There are some methods whose direct reference to the method has been determined during the loading phase, such as static methods, private methods, and instance constructor methods. The call of such methods is called parsing; in addition to parsing , the static dispatch of the method also determines the direct reference of the method during the loading phase. The most common such method is the overloaded method.
There are some methods that confirm the direct reference of the method during the running phase, such as: override method. When calling the override method, you need to specify the actual type of the object. So specific Java bytecode invokevirtual is needed to determine the appropriate method.

The Java virtual machine is based on stack interpretation and execution. The stack mentioned here is the Java virtual machine stack. Interpretation and execution are relative to compilation and execution. Interpretation and execution means: the code is compiled to generate words. After the section code instruction set, it is interpreted and executed by the interpreter. You don’t need to understand this too deeply, just understand these definitions.
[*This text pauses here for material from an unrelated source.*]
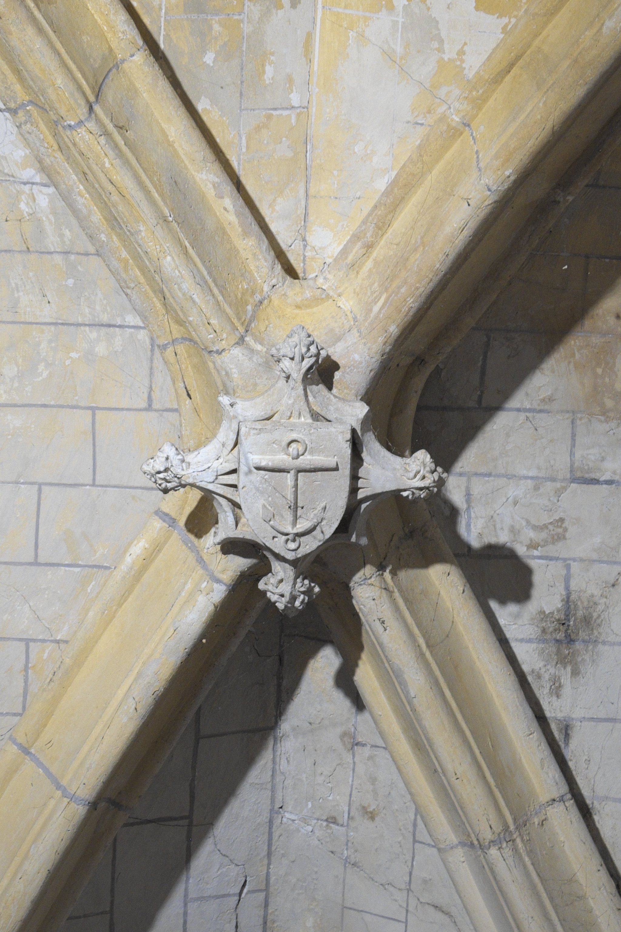 Katholische Pfarrkirche Sainte-Geneviève in Héricy im Département Seine-et-Marne (Île-de-France/Frankreich), Schlussstein

The above introduces the stack frame, method call, parsing, static dispatch, and in the Java virtual machine stack. >Dynamic dispatch and Java virtual machine stack-based interpretation and execution. For details, please refer to the virtual machine bytecode execution engine.

3. Visitor Mode & amp; ASM

3.1 Visitor Mode

The ASM library is a code analysis and modification tool based on the Java bytecode level. So what is the relationship between ASM and the visitor mode? The visitor mode is mainly used to modify and operate some data with relatively stable data structure. Through the previous study, we know that the structure of the .class file is fixed, mainly including constant pool, field table, method table, attribute table, etc., through When using visitor mode to scan the contents of each table in the .class file, you can modify the contents. Before learning ASM, you can learn about visitor mode and ASM through this article.

3.2 Introduction and use of ASM library

ASM can directly produce binary .class files or dynamically modify class behavior before the class is loaded into the JVM. The introduction and use of the ASM library article introduces the structure of the ASM library and several important Core APIs, including ClassVisitor, ClassReader, ClassWriter, MethodVisitor and AdviceAdapter, etc., and through two simple examples, it introduces how to modify methods in Java classes. bytecode and bytecode for modifying attributes.

When you first start using it, you may not be very clear about the execution of bytecode. It will be more difficult to use ASM. ASM official also provides a help tool ASMifier. We can first write the target code and then compile it into a .class file through javac. , and then analyze this .class file through ASMifier to get the ASM code corresponding to the code that needs to be inserted.

As mentioned above, for details on the use of the Core Api and ASMifier of the ASM library, please refer to this article Introduction and Use of the ASM Library.

4. Koala

Finally, after learning the theoretical knowledge, in order to practice, I wrote a small project, using a custom Gradle plug-in + ASM to implement a library with the same functions as Jake Wharton’s hugo library, called Koala, which passes in specific annotation methods. The parameters, return results and execution time are printed to Logcat to facilitate development and debugging.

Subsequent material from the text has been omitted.